Restate the records that follow word for word; no pictures should appear.
───
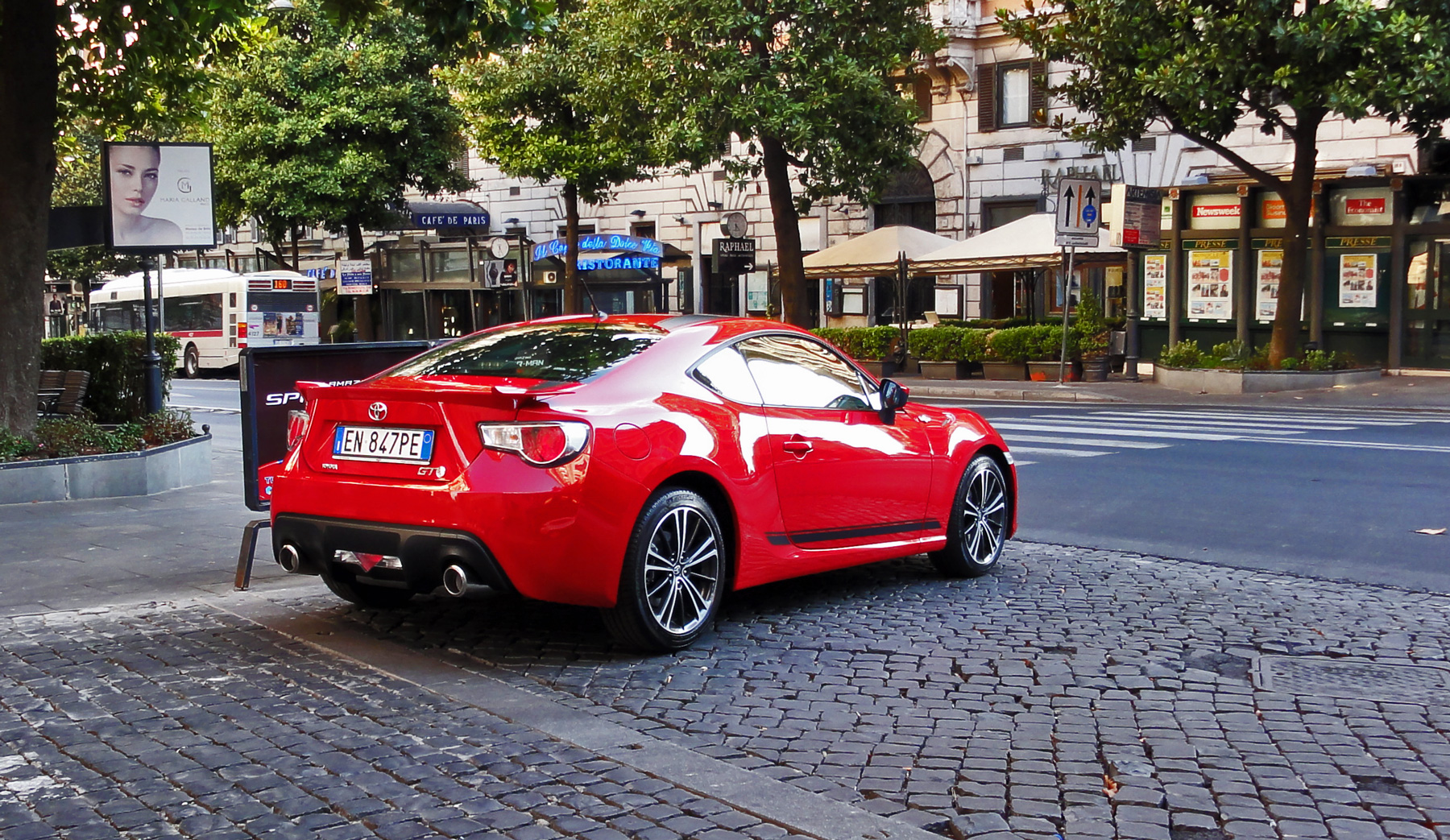 La prima versione speciale limitate della Toyota GT 86 ver. 2012 - 1st Edition prodotta in soli 86 esemplari. Roma, Via Veneto.
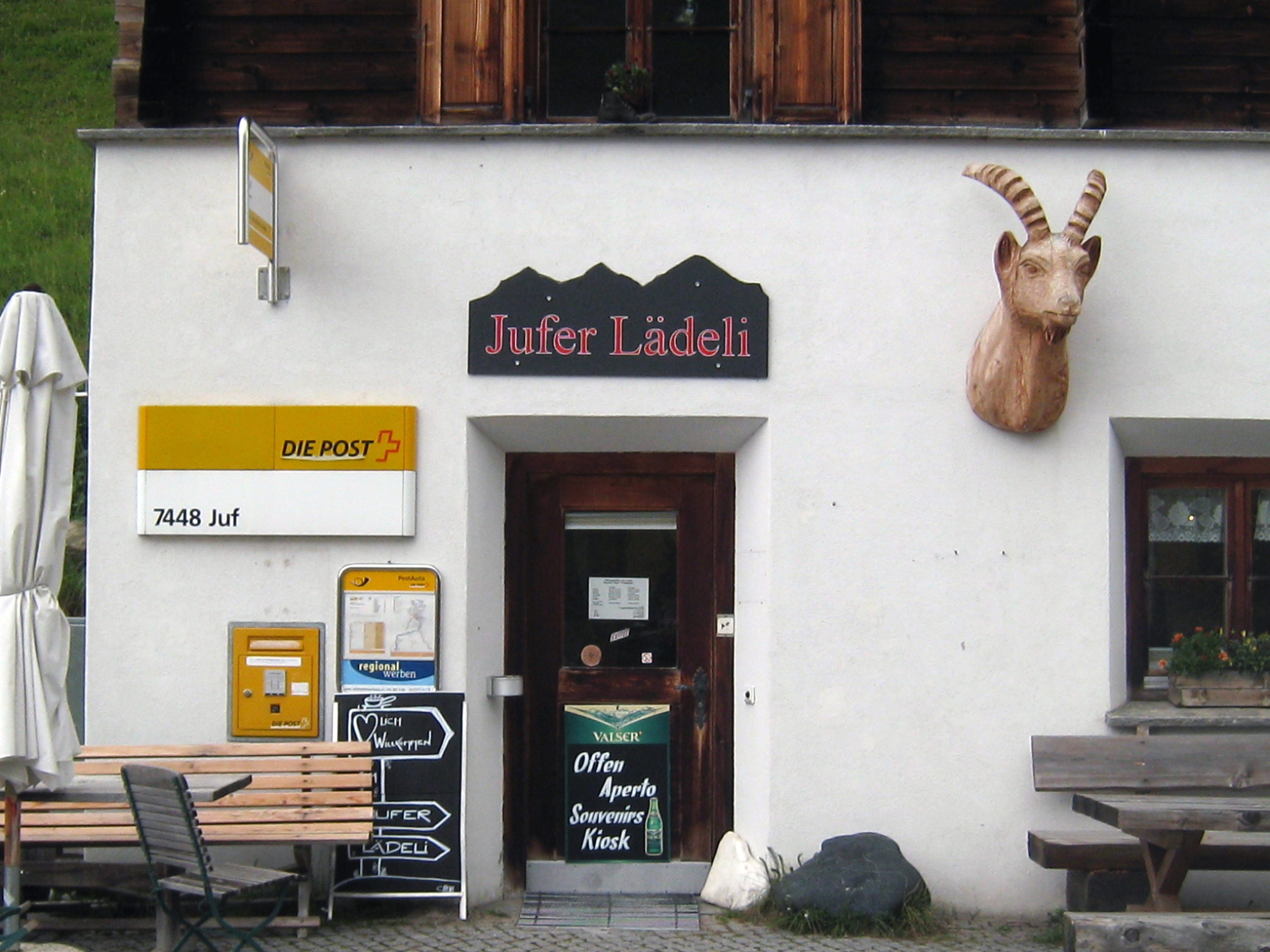 Juf, Schweiz
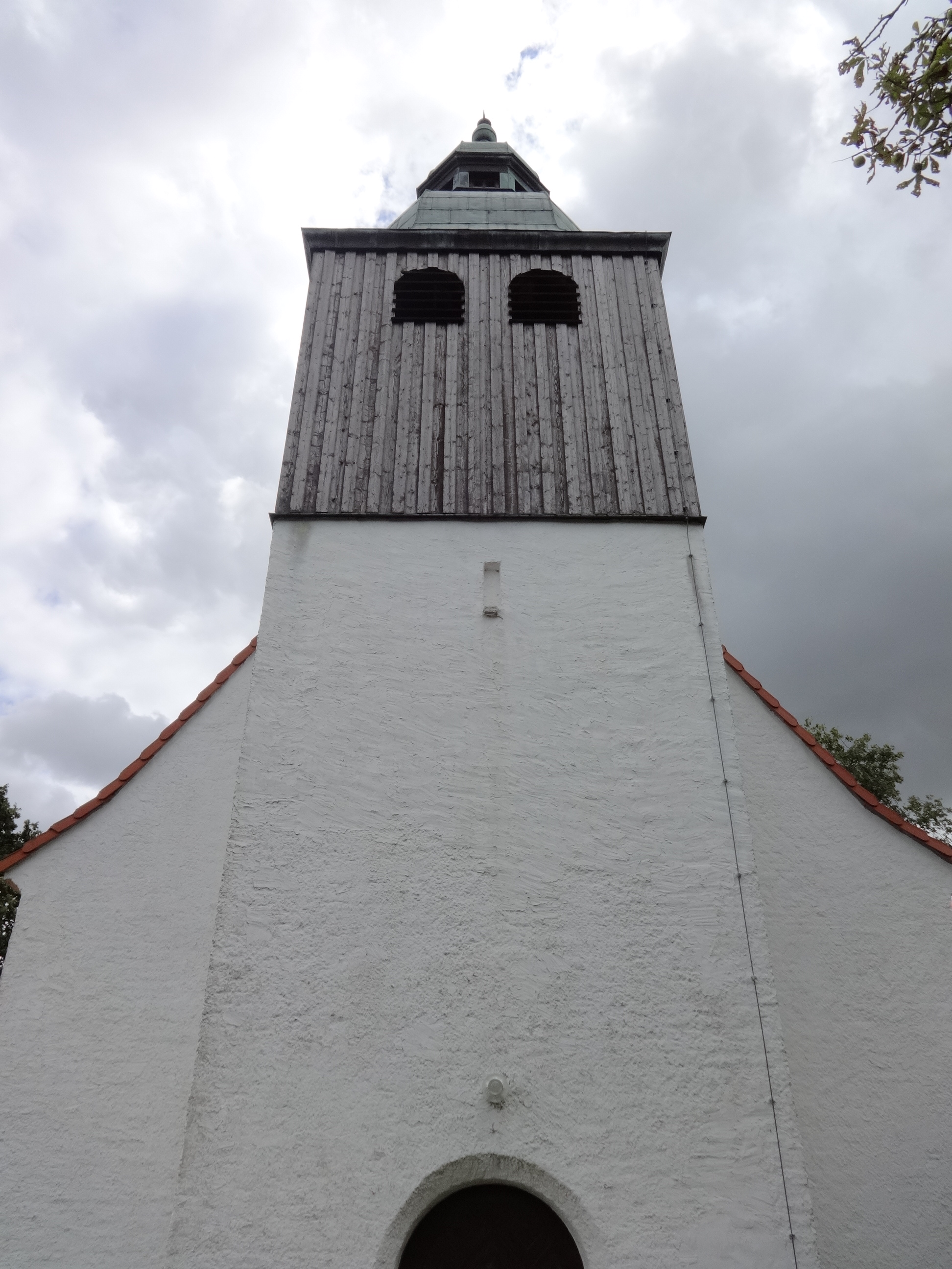 Dorfkirche Zemitz: Der schlichte Putzbau entstand im 18. Jahrhundert als Kapelle und wurde 1913 zur Saalkirche umgebaut. In dieser Zeit erhielt sie auch den barockisierenden Westturm. 1999 erfolgte die Namensgebung St. Michael nach einer umfassenden Sanierung. Im Inneren schlichte Ausstattung mit hölzerner Tonnendecke.
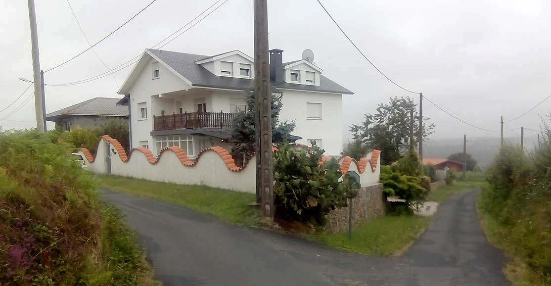 Vista do Corval, O Val.
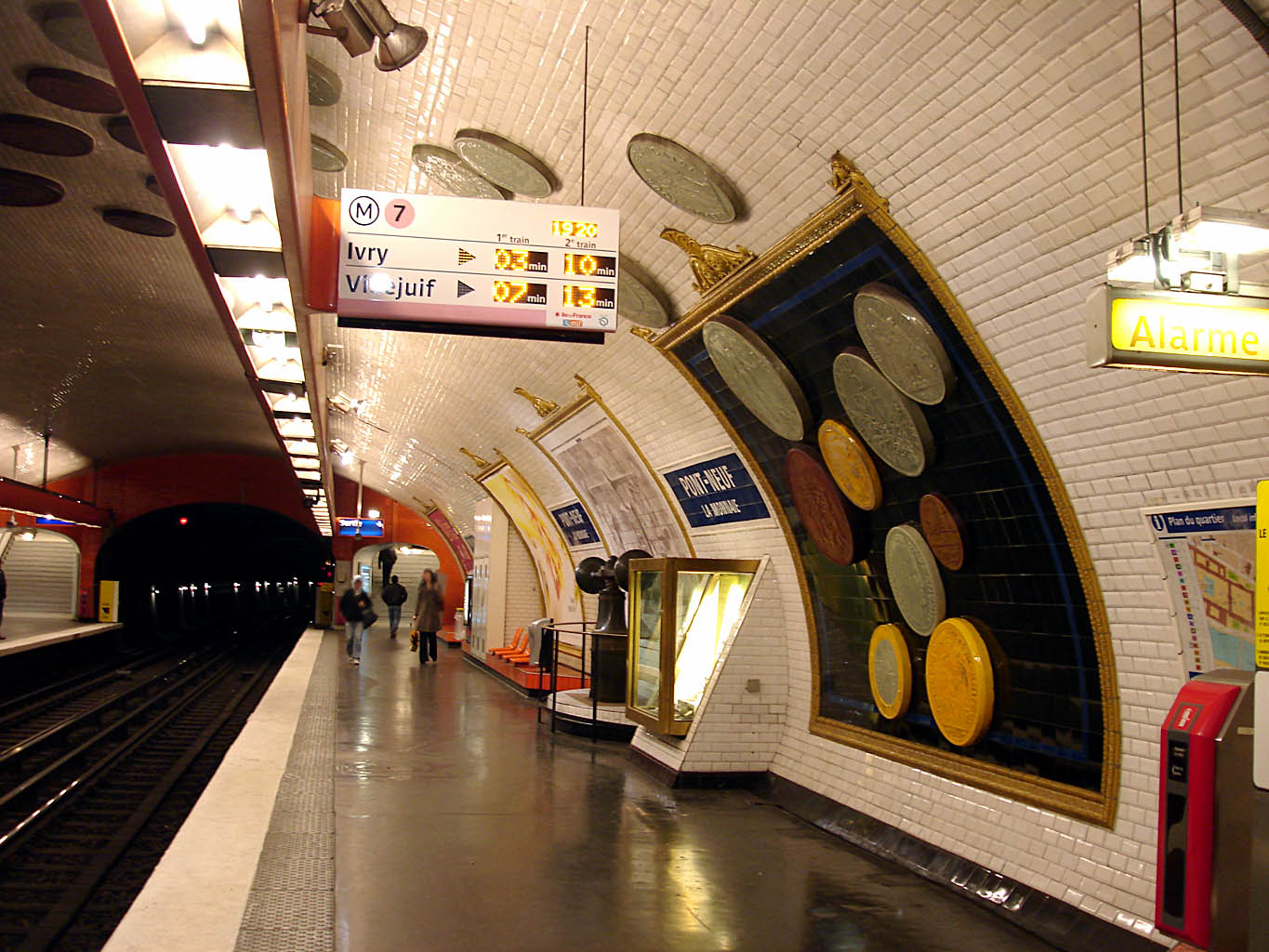 Station Pont Neuf de la ligne 7 du métro de Paris, France.
───
Response for this exercise:
 La prima versione speciale limitate della Toyota GT 86 ver. 2012 - 1st Edition prodotta in soli 86 esemplari. Roma, Via Veneto.
 Juf, Schweiz
 Dorfkirche Zemitz: Der schlichte Putzbau entstand im 18. Jahrhundert als Kapelle und wurde 1913 zur Saalkirche umgebaut. In dieser Zeit erhielt sie auch den barockisierenden Westturm. 1999 erfolgte die Namensgebung St. Michael nach einer umfassenden Sanierung. Im Inneren schlichte Ausstattung mit hölzerner Tonnendecke.
 Vista do Corval, O Val.
 Station Pont Neuf de la ligne 7 du métro de Paris, France.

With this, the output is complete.